Rajeev Dham, managing director of Sapphire, agreed that the 2026 budget will begin to shift resources from labor to AI. Jason Mendel, a venture investor at Battery Ventures, added that AI will begin to go beyond being a tool to make existing workers more efficient by 2026.

“2026 will be the year of agents as software expands from making people more productive to automating work itself, delivering on the value proposition of human displacement in some areas,” Mendel said.

Antonia Dean, a partner at Black Operator Ventures, said that even if companies aren’t shifting labor budgets to AI projects, they are likely to attribute AI to layoffs or reduced labor costs.
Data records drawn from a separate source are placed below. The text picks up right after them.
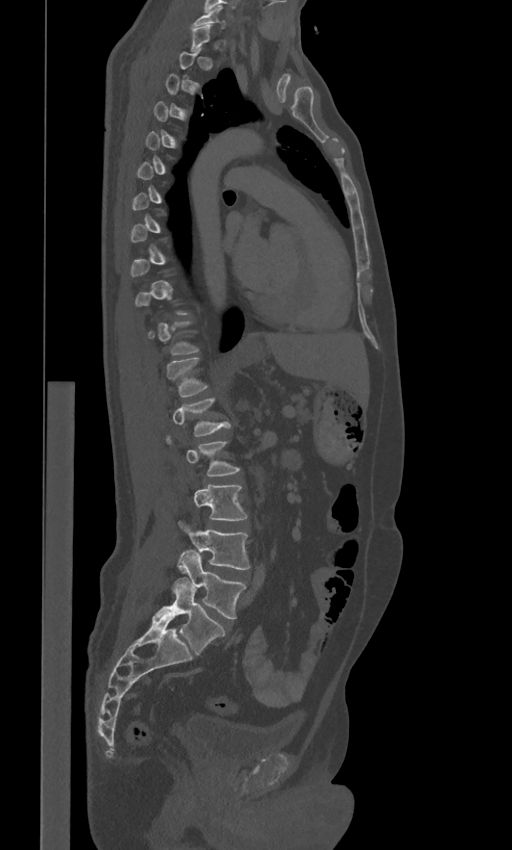 Spine computed tomography; sagittal view
Box edges are left/top/right/bottom in pixels.
Each vertebra is boxed only on the slices from the first to the last where its cross-section reaches a third of its largest, so a slice outside that range leaves it unboxed.
The labels name a sixth lumbar vertebra for this spine: L6, after L5.
C7: left=192, top=6, right=225, bottom=28
T12: left=166, top=358, right=208, bottom=397
L1: left=172, top=398, right=230, bottom=436
L2: left=166, top=436, right=239, bottom=475
L3: left=193, top=485, right=247, bottom=520
L4: left=178, top=520, right=250, bottom=569
L5: left=175, top=551, right=245, bottom=619
L6: left=156, top=577, right=225, bottom=655
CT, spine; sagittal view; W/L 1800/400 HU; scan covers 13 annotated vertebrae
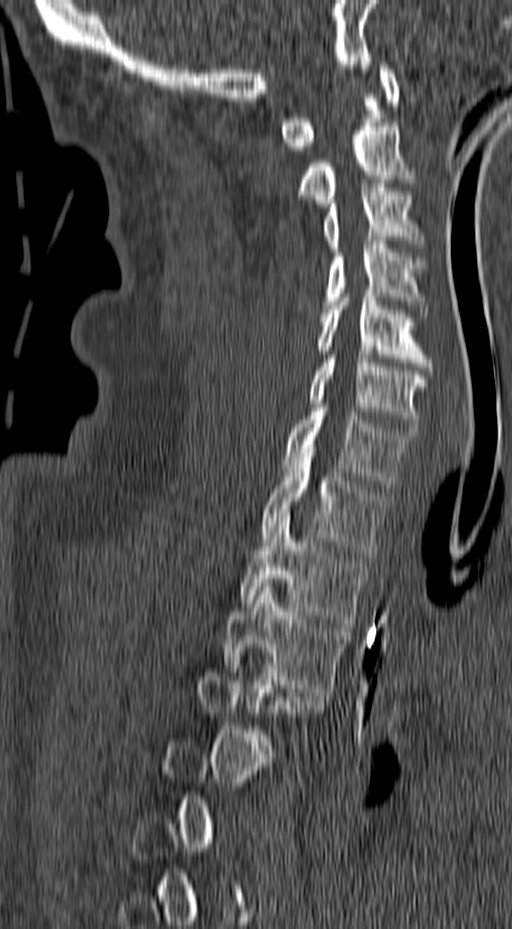 Box edges are left/top/right/bottom in pixels.
Each vertebra is boxed only on the slices from the first to the last where its cross-section reaches a third of its largest, so a slice outside that range leaves it unboxed.
| vertebra | x1 | y1 | x2 | y2 |
|---|---|---|---|---|
| C1 | 279 | 65 | 399 | 150 |
| C2 | 298 | 122 | 414 | 207 |
| C3 | 324 | 183 | 424 | 252 |
| C4 | 321 | 241 | 428 | 317 |
| C5 | 317 | 294 | 433 | 374 |
| C6 | 308 | 355 | 428 | 431 |
| C7 | 283 | 404 | 414 | 488 |
| T1 | 261 | 448 | 385 | 557 |
| T2 | 239 | 514 | 365 | 627 |
| T3 | 223 | 583 | 349 | 696 |
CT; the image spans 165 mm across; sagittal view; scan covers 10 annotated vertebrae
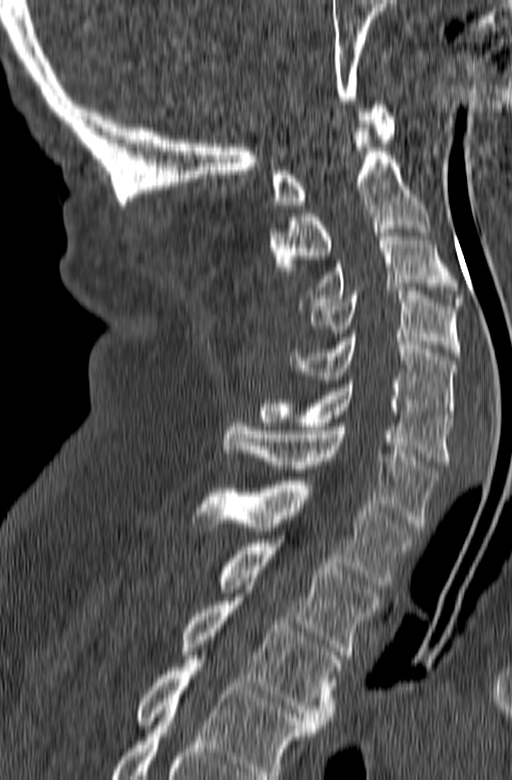 Boxes: x1:y1:x2:y2 in pixels. In this scan, the topmost labeled vertebra is C1 and the lowest is T3. 10 vertebrae labeled — T3 at 181:597:342:728; T2 at 218:539:379:658; T1 at 191:477:416:585; C7 at 221:419:438:527; C6 at 259:380:452:464; C5 at 290:334:456:418; C4 at 308:291:461:356; C3 at 299:229:464:309; C2 at 268:120:430:274; C1 at 272:101:394:208.

“The complexity here is that many businesses, regardless of how ready or not they are to successfully use AI solutions, will say that they are increasing their investments in AI to explain why they are cutting spending in other areas or cutting workers,” said Dean. “In fact, AI will become a scapegoat for executives looking to cover up past mistakes.”

Many AI companies argue that their technology does not eliminate jobs but helps shift workers to “deep work” or to higher-skilled jobs while AI only automates repetitive “busy work.”

But not everyone buys that argument, and people worry that their jobs will be automated. According to VCs who invest in that area, it is not as if the fears will be eradicated in 2026.